En estos días, leía mi Biblia en la noche, y me llamó la atención el libro de Isaías, el capitulo 1 donde habla acerca de la desobediencia en que está sumergido Israel; el desconocimiento absoluto de su verdadero Dios y me conmovió como el Señor habla a través de Isaías, y en este texto pude observar a un Dios Todopoderoso, Omnipotente, quebrantado por la actitud de su pueblo.

Y hay un versículo que llama mucho más mi atención, Isaías 1; 5-6:

“Porqué querréis ser castigados aún? ¿Todavía os revelareis? Toda cabeza está enferma, y todo corazón doliente. Desde la planta del pie hasta la cabeza no hay en él cosa sana, sino herida hinchazón y podrida llaga; no están curadas, ni vendadas, ni suavizadas con aceite”

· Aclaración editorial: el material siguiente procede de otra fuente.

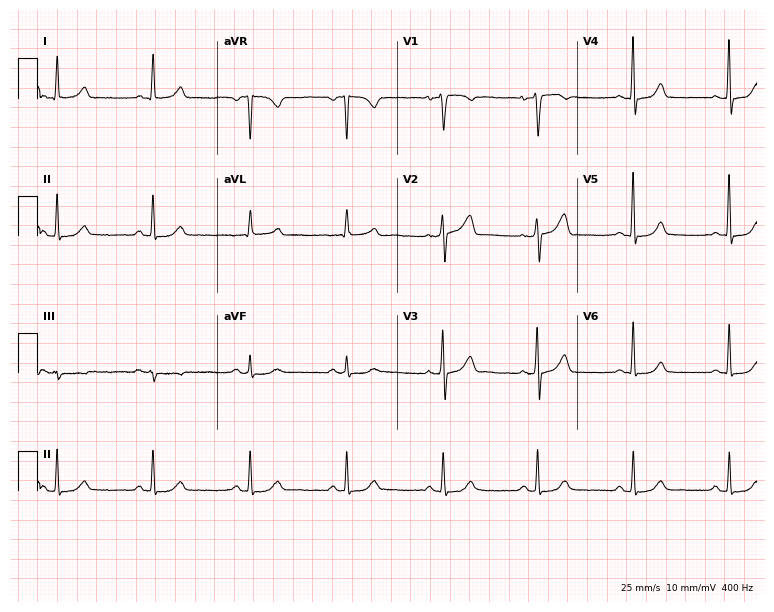
12-lead ECG (7.3-second recording at 400 Hz) from a female patient, 64 years old. Labelled as a normal ECG.
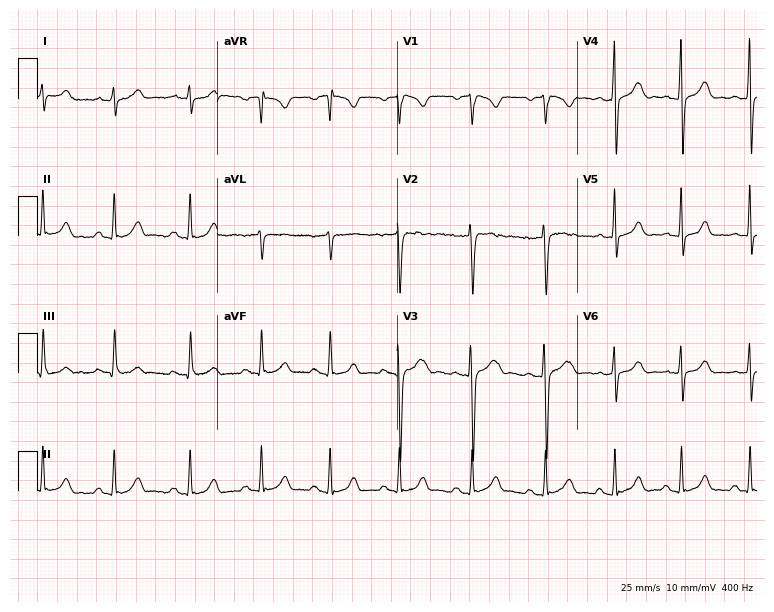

Y analizo como no hay diferencia entre el Israel de esa época y el mundo actual.

 

Toda guerra, toda separación y toda situación que incite a hacer el mal al prójimo, está basado en un rencor, en odio, en un mal entendido, en una intolerancia, en un deseo de dañar. Dice el Señor: "toda cabeza está doliente"; hoy nos podemos observar en nuestro interior y quiero que pensemos en las heridas que tenemos sin vendar, en la hemorragia emocional que no hemos atendido y en la llaga en nuestro interior que no sana. ¿Cómo nos encontramos el día de hoy? ¿podemos afirmar que realmente estamos sanados?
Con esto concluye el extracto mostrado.